Masturbation allows you to engage in the process of mindfulness. If you’re anything like me, the first you would have heard of this process is at a work team building day. Hang on! That’s not what I mean! I don’t recall all of us whipping out dildos and learning how to masturbate in a group! Mindfulness is the art of feeling – it’s about focusing on the areas of our body that we often don’t even acknowledge; like our fingertips. It’s focusing your mind on these areas and getting in touch with what we can actually sense. By slotting masturbation into your self-care programme, you’re actually focusing on sensation and pleasure. I’m not saying that you should have the question “but what does this actually feel like?” Running through your head whilst you’re at it. What I’m saying is that you should throw the concept of orgasming out of the window and simply ask yourself “does this feel good?”. Making your goal “I want to be able to know my body and know what makes me feel good” rather than “I want to cum so hard that I see stars” will take the pressure off of you and allow you to understand all of your physical quirks and unique turn-ons. It’s for this very reason that I don’t recommend watching porn (at least at the beginning). Simply get to know your body, and let your brain wander, all the while thinking “am I enjoying this sensation?”

Set the Scene

Make sure you set the scene. Just like we spend (in my case) hundreds of pounds on candles, incense and relaxing music, we should put the same amount of effort into setting the scene to explore our bodies. I highly recommend using scented candles, make sure you feel attractive in yourself. For me, that means making sure the lighting is right. As ridiculous as that sounds, I can lose myself a lot more freely if I have a certain amount of lighting on my face. Make sure you feel beautiful, and you’ll feel instantly more relaxed.  Another way of boosting the relaxation is to pick a time whereby you know you won’t be distracted or overheard. This may be difficult if you have children, but give yourself some breathing space: don’t go into this with fear of being caught because it will put you on edge (which is obviously the complete opposite to what we’re aiming for!).

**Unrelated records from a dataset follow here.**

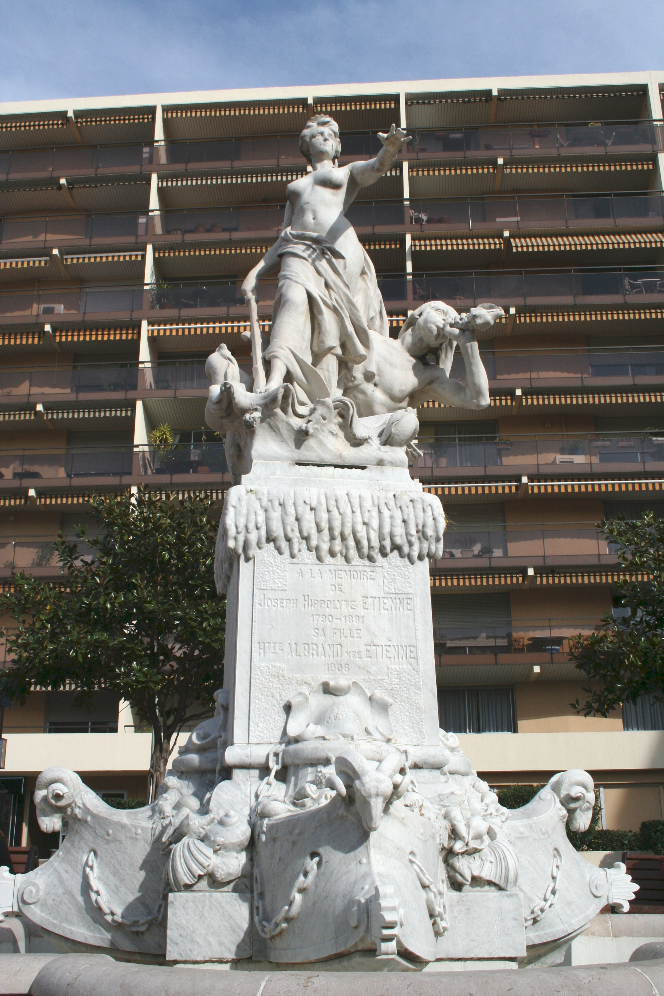 Fontaine d'Amphitrite sculptée par Auguste Carli située place Joseph Etienne à Marseille. Fontaine inaugurée en 1906.
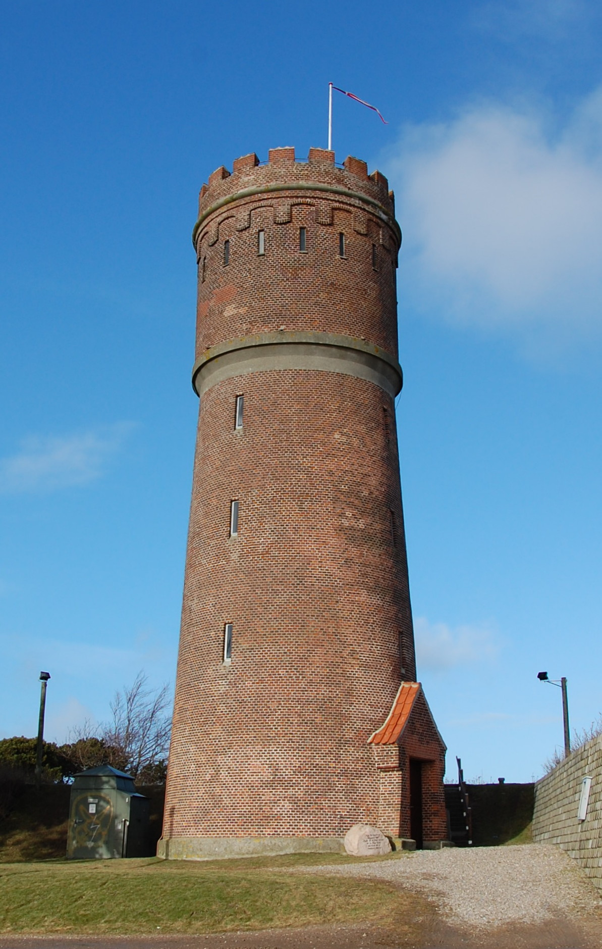 Wasserturm Nyköping
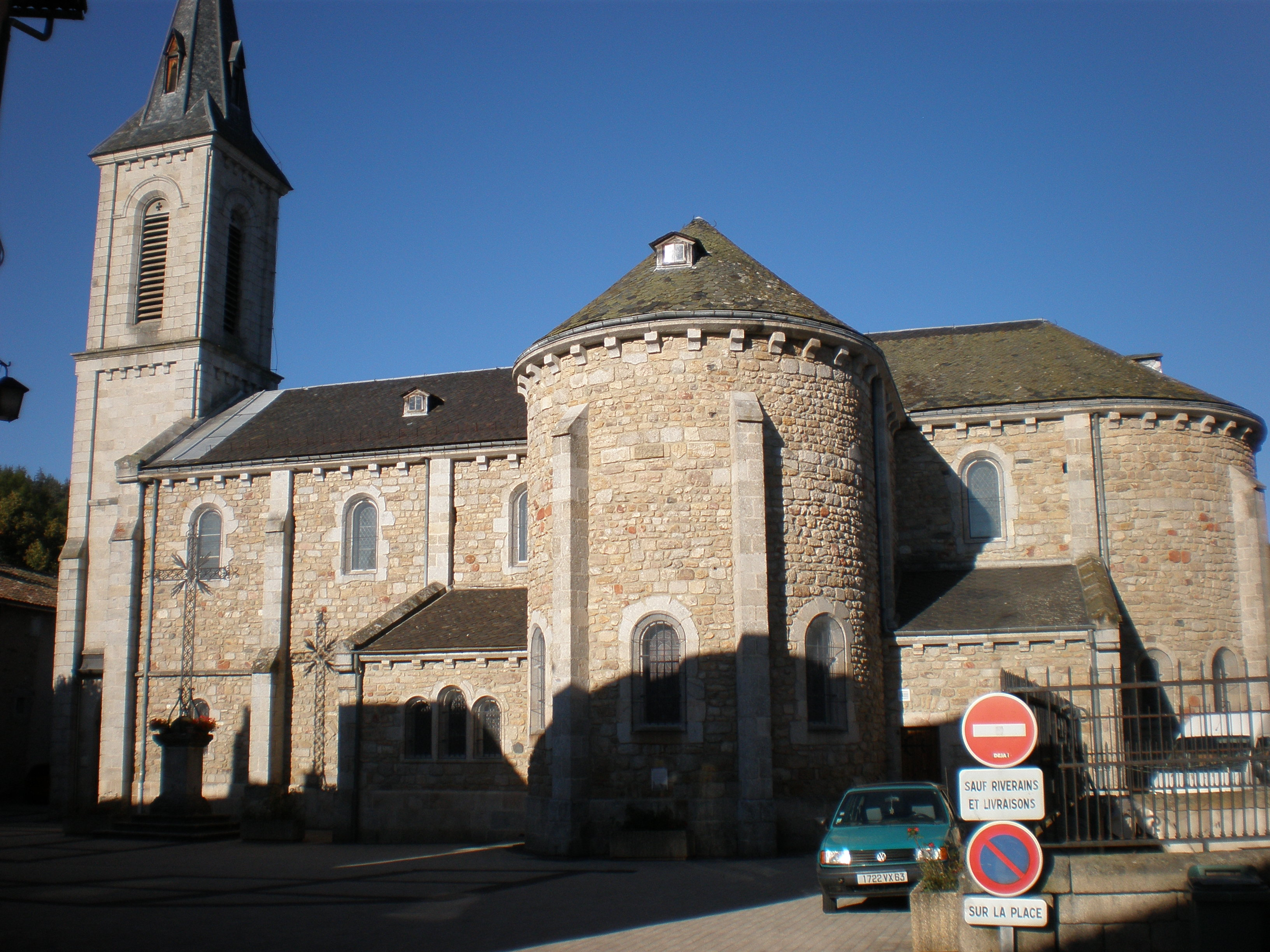 église paroissiale Saint-Hippolyte du Malzieu-Ville (Lozère)
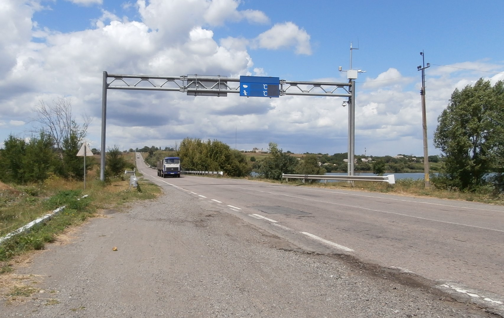 Fernstraße M04 bei Schowte (Rajon Pjatychatky), Oblast Dnipropetrowsk, Ukraine
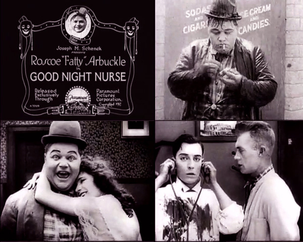 Snapshot d'un film dans le domaine Public : Good Night, Nurse! (1918).
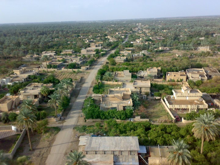 الضلوعية
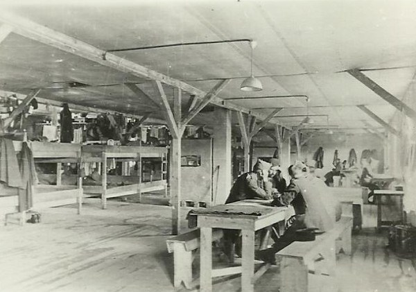 Baraquement du Stalag-IA situé à Stablack
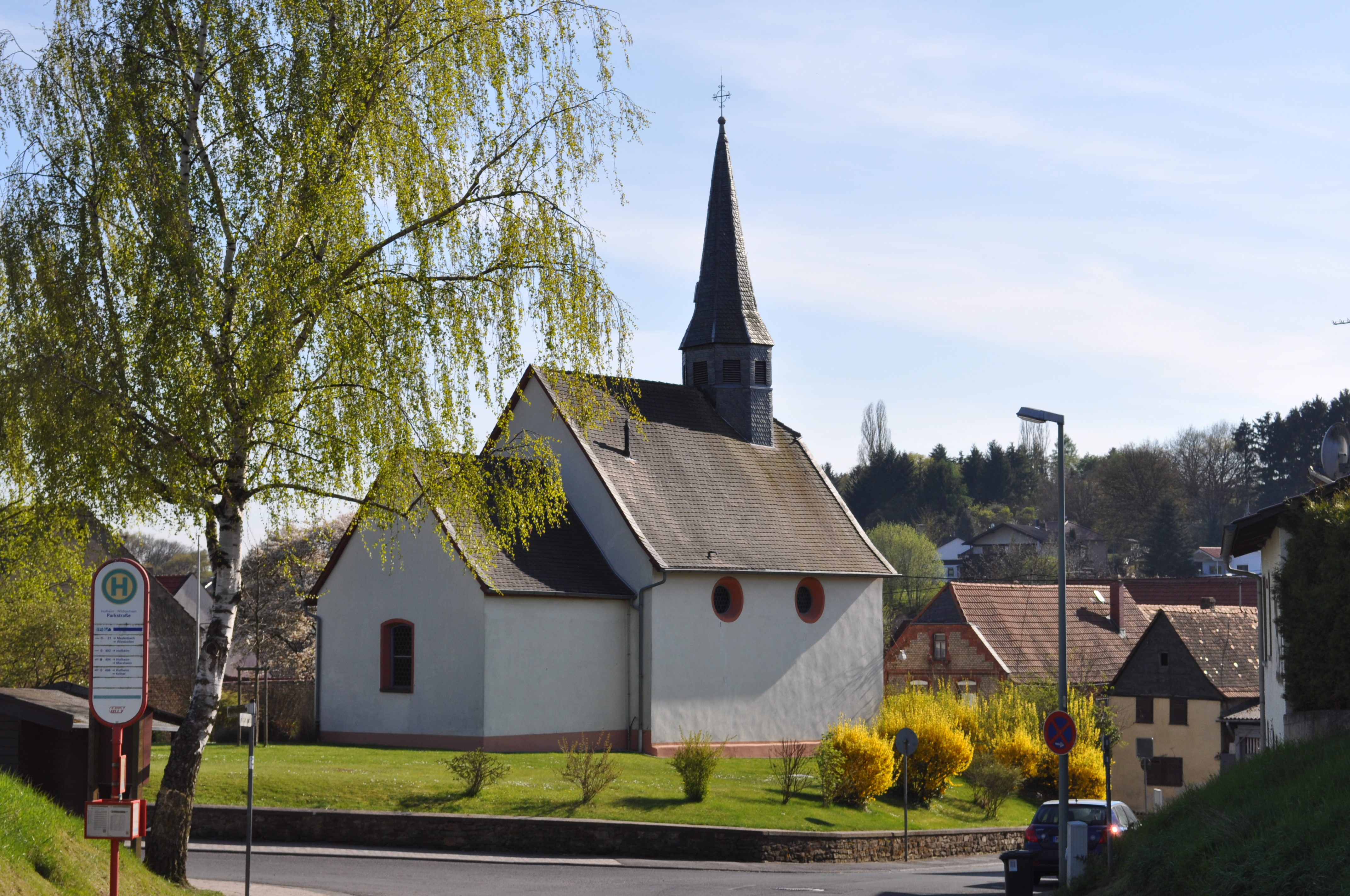 Evangelische Kirche von Wildsachsen
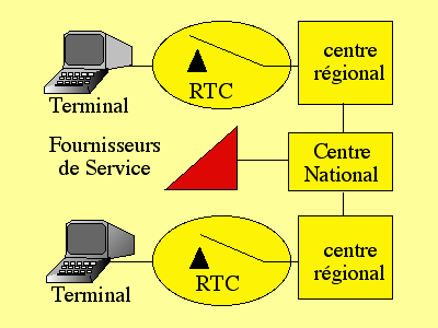 Description
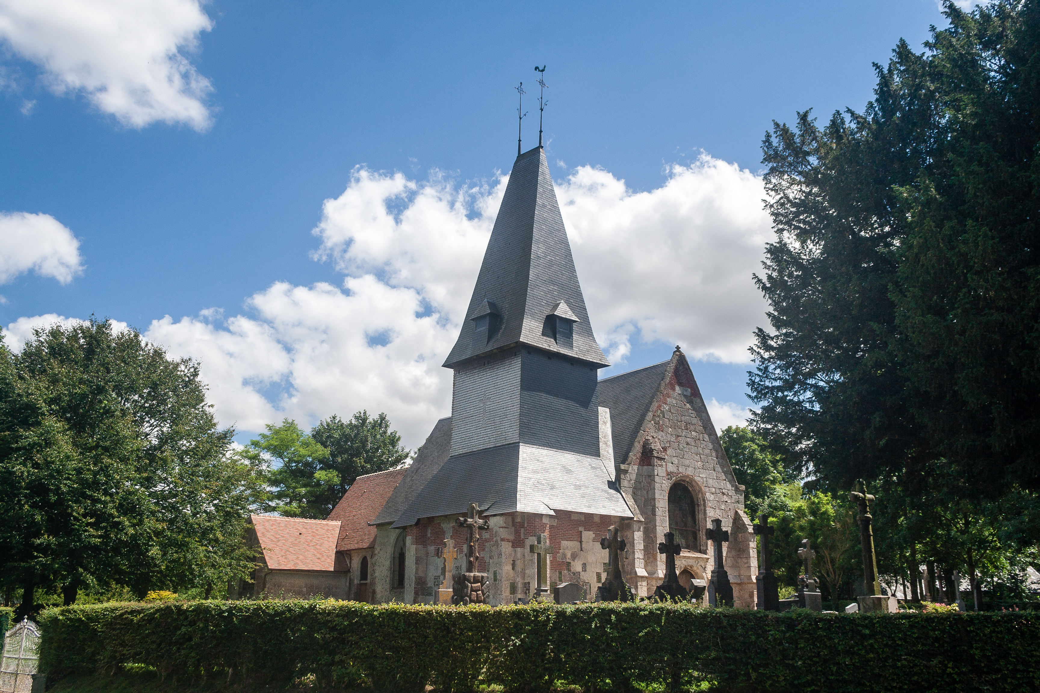 Extérieur de l'église Saint-Sébastien de Préaux-Saint-Sébastien (France).
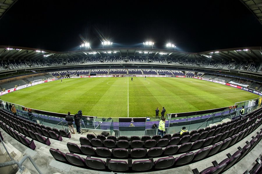 Стадіон "Констант Ванден Сток"
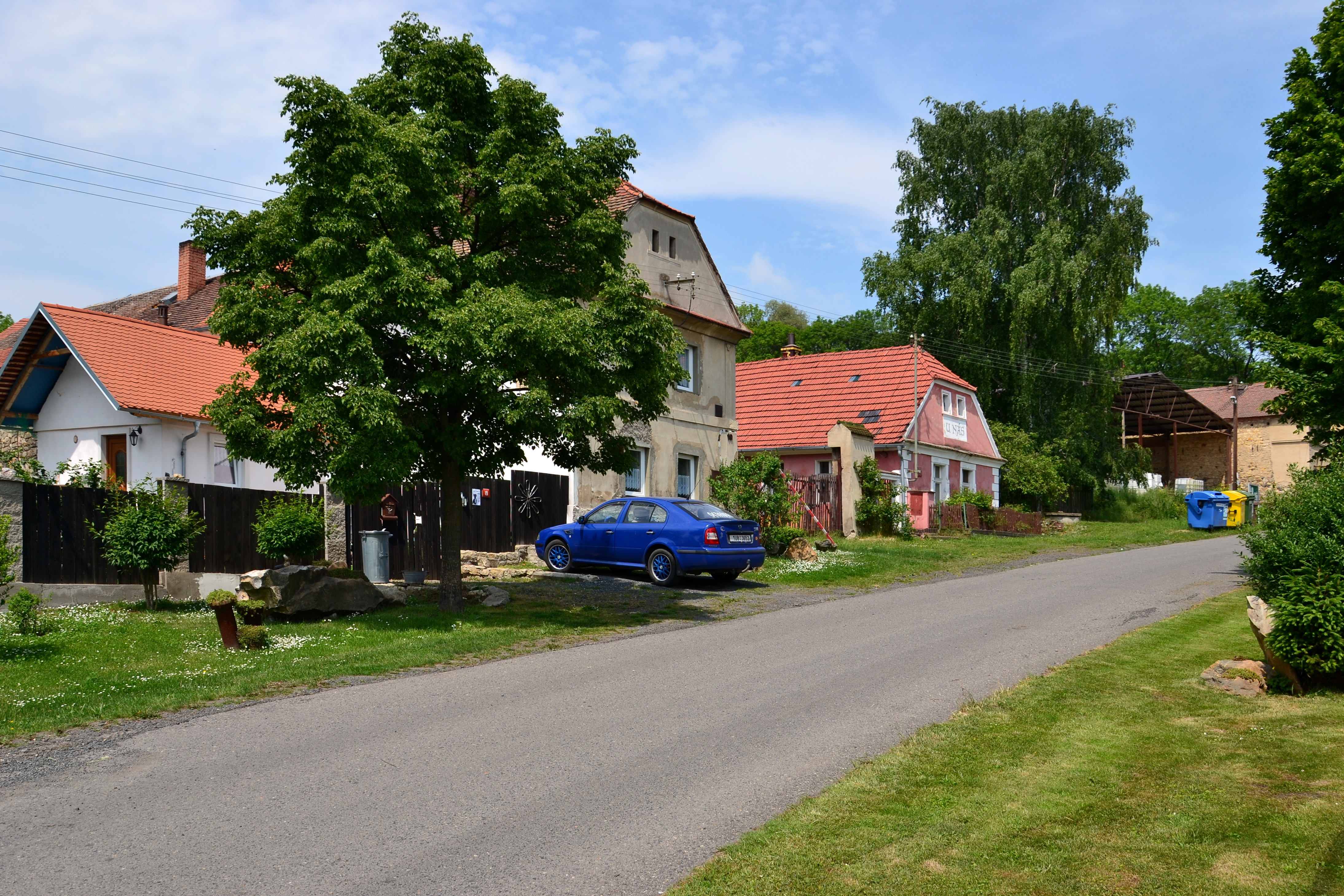 Náves z jihu
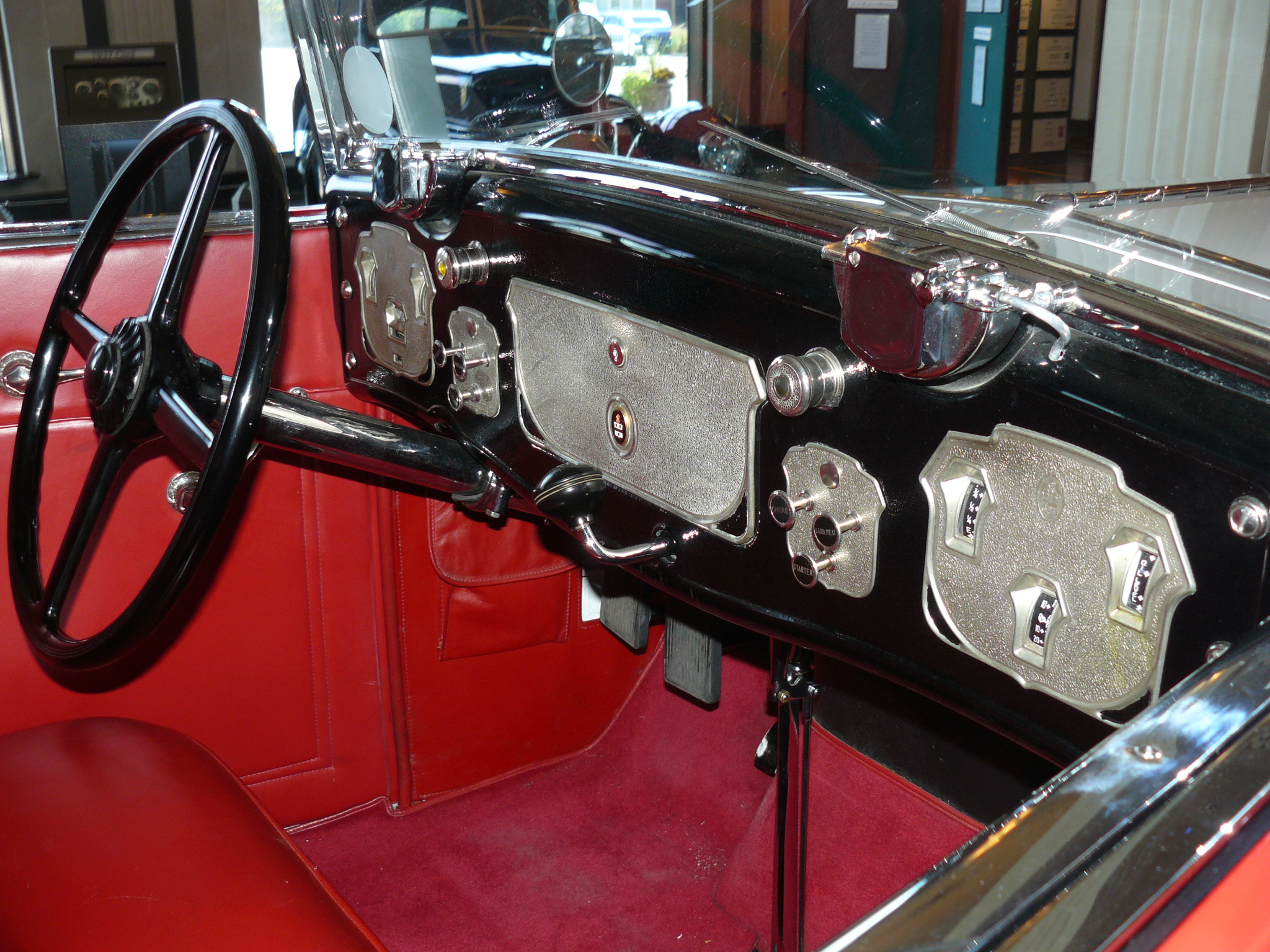 Auburn Museum 2013
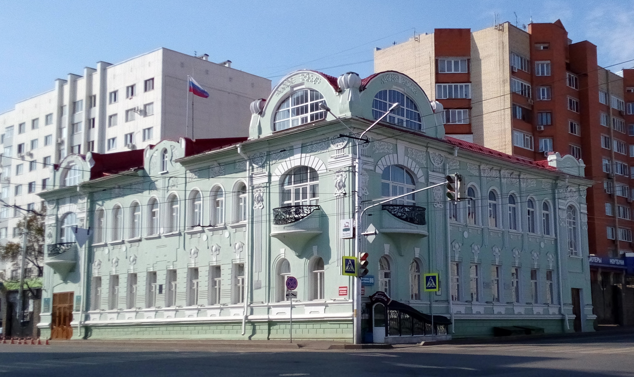 Дом купца Костерина: улица Пушкина, 86, Уфа, Башкортостан

Another top tip is to envision your body as a heat map. Consider the various body parts and rate how pleasurable they are. If the heat map doesn’t do it for you, then potentially think about different colours. This will ensure that you are reflecting and truly living in the moment without any other distractions. It will encourage mindfulness and concentration, whilst also allowing you to evaluate what does or does not work for you.

Finally, please take the time to reflect on what you have achieved. Whether you have or have not orgasmed, ask yourself: “How did that go? What did I like? What didn’t I like?”. This will then inform your next sesh. You can continue with the things you did like, dismiss the things you didn’t and explore the sensations you haven’t tried yet. Start slow, perhaps scheduling in for once a week, and build more ‘you time’ around this. As I stated before, every woman is different, we all have different commitments and work lives, so I appreciate that it may be difficult to find the time. Saying that, I promise that if you stick with it, you’ll have a deeper understanding of your own body, what feels good for you and a massive stress decrease.

Now, go and set the mood – light your candles, let the aroma of vanilla or fresh cotton fill the room, get sexy and make the time to rediscover yourself; again and again and again. I guarantee you won’t regret it!